- REQUIRED WORK -
Before repeating the entries below, strip out every picture and keep all else as it is.

Data excerpts:
• • • • • • •
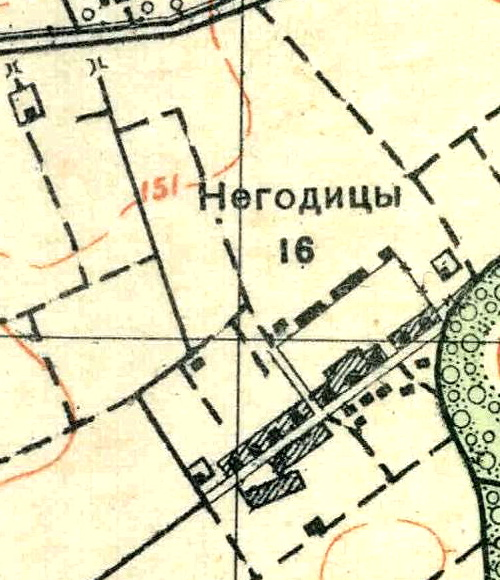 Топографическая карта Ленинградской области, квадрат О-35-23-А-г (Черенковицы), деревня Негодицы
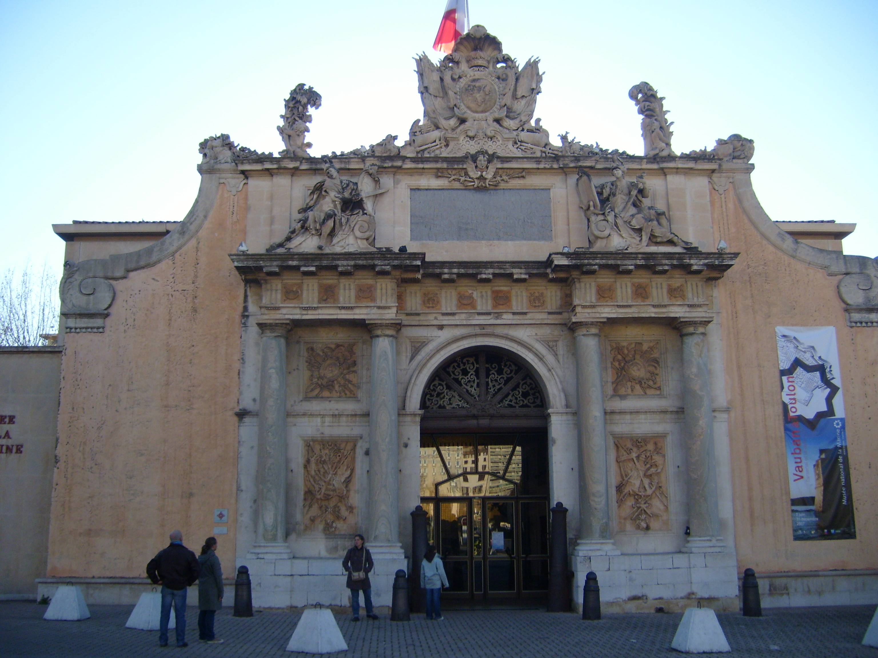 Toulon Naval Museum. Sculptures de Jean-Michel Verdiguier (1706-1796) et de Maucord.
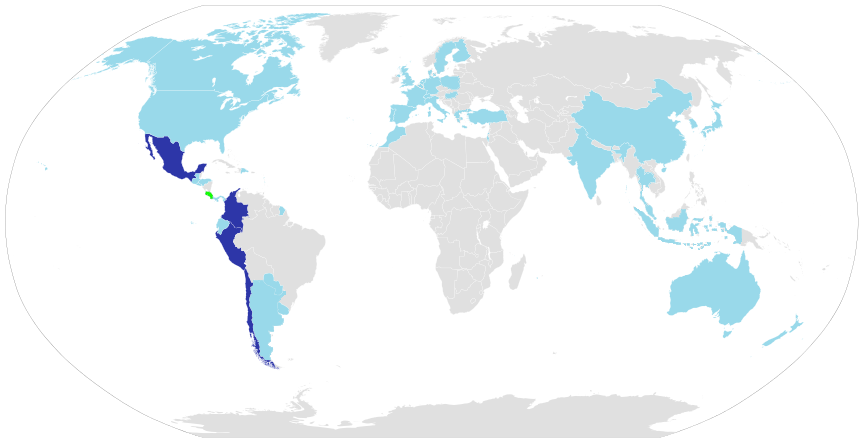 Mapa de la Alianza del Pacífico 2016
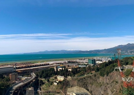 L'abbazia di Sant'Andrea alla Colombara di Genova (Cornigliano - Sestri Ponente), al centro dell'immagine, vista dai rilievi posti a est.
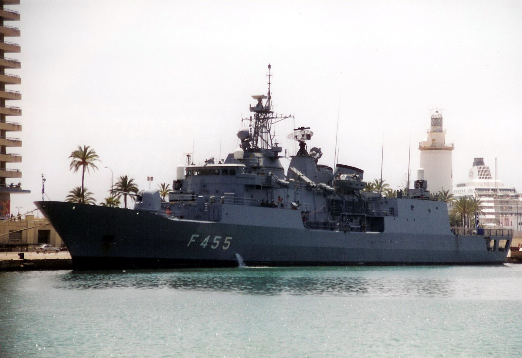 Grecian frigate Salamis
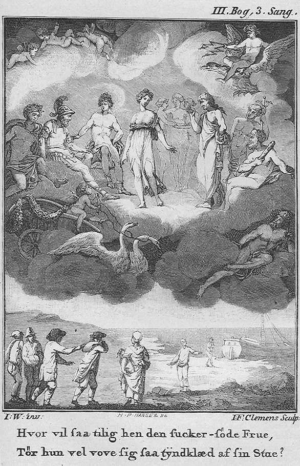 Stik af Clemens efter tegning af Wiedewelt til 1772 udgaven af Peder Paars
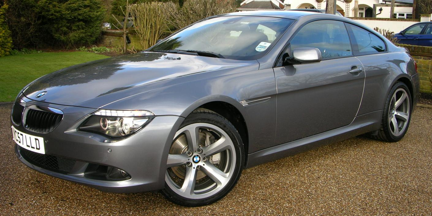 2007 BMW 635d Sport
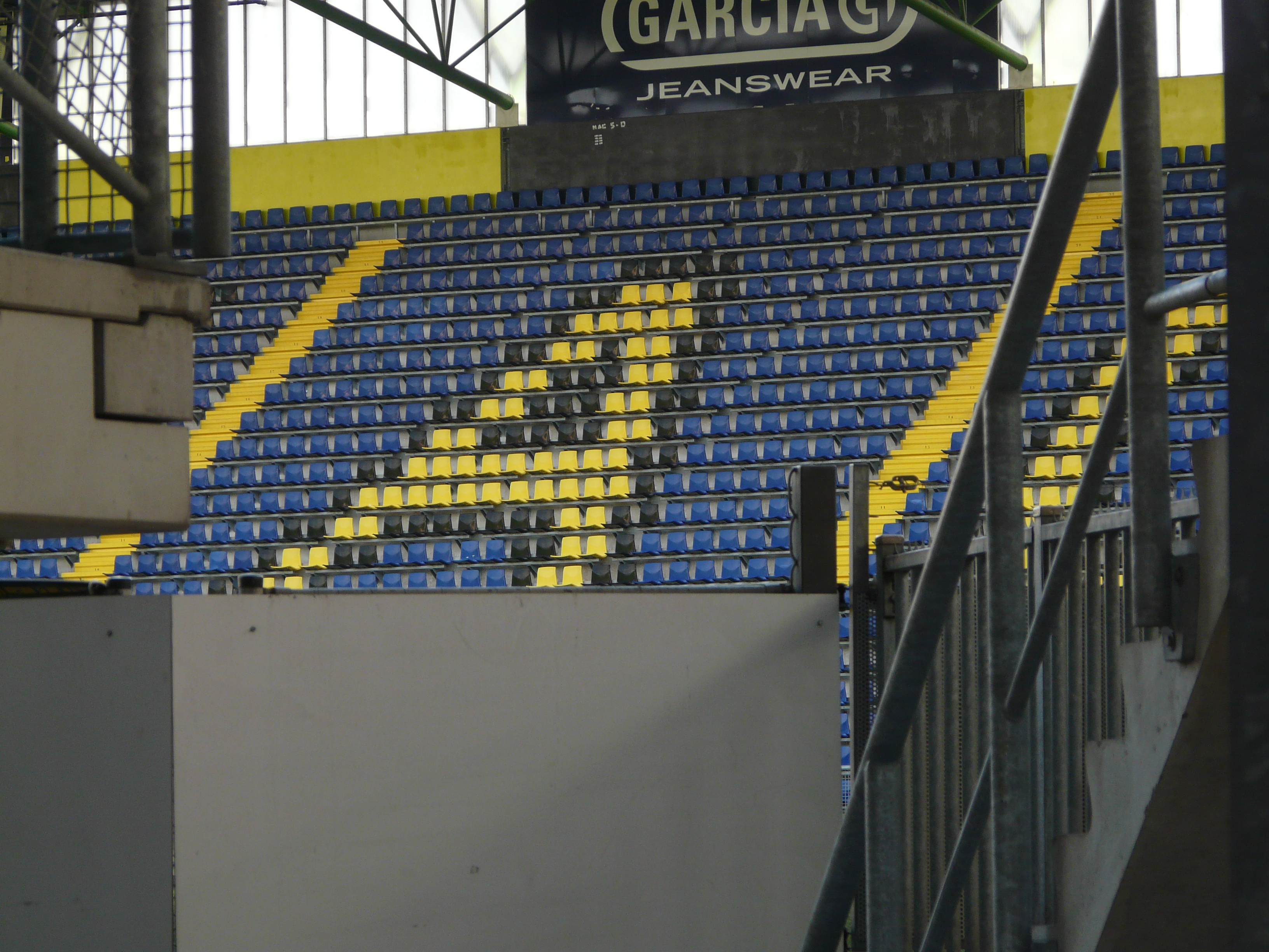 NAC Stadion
• • • • • • •
- RESPONSE BELOW -
 Топографическая карта Ленинградской области, квадрат О-35-23-А-г (Черенковицы), деревня Негодицы
 Toulon Naval Museum. Sculptures de Jean-Michel Verdiguier (1706-1796) et de Maucord.
 Mapa de la Alianza del Pacífico 2016
 L'abbazia di Sant'Andrea alla Colombara di Genova (Cornigliano - Sestri Ponente), al centro dell'immagine, vista dai rilievi posti a est.
 Grecian frigate Salamis
 Stik af Clemens efter tegning af Wiedewelt til 1772 udgaven af Peder Paars
 2007 BMW 635d Sport
 NAC Stadion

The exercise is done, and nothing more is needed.